I was engaged to a guy once who I thought was my soulmate. He thought the same about me. We were best friends over the internet for years and years and then we finally decided to meet in person. We fell for each other pretty quick. I was planning to move overseas to his hometown to be with him. We were planning our wedding as he asked me to marry him about a year after we decided to become a couple. Everything was going great. We had everything in common. Made each other laugh. Declared our love for one another over and over again. And, even used that sappy 's' word you mentioned.

Until one day...He broke my heart by telling me he didn't want a relationship at all anymore. And, then I found out that he was screwing around with a girl that lived close to him.

Yeah, I really don't believe in having a 'soulmate' anymore after that. People have their own minds and they will leave you no matter how close you are to them.
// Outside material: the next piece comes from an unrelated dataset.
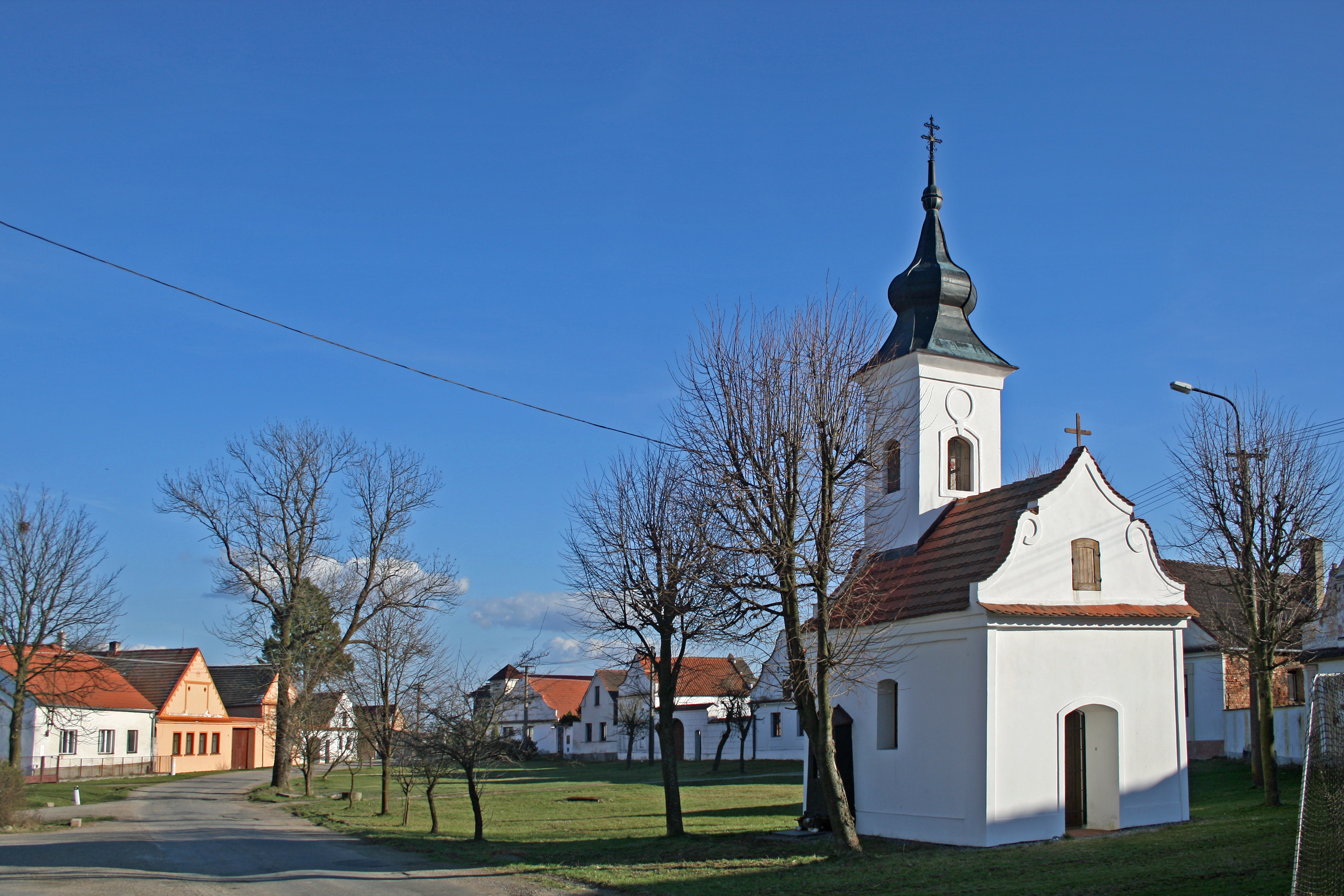 Klečaty - kaple Svaté Trojice

I'm still pretty bitter about it all and I have tried to see other people since then. And, I just can't seem to care about them as much as I did him. Even almost 4 years later. And, everytime I hear his name. I'm still tempted to chug a lug a bottle of vodka like I did after he dumped me. Pretty hard when he shares the same name as a well known late night talk show host. Good thing I keep that bottle of vodka on my desk!


That's my 2 cents.
edit on 24-2-2011 by weareclouds because: (no reason given)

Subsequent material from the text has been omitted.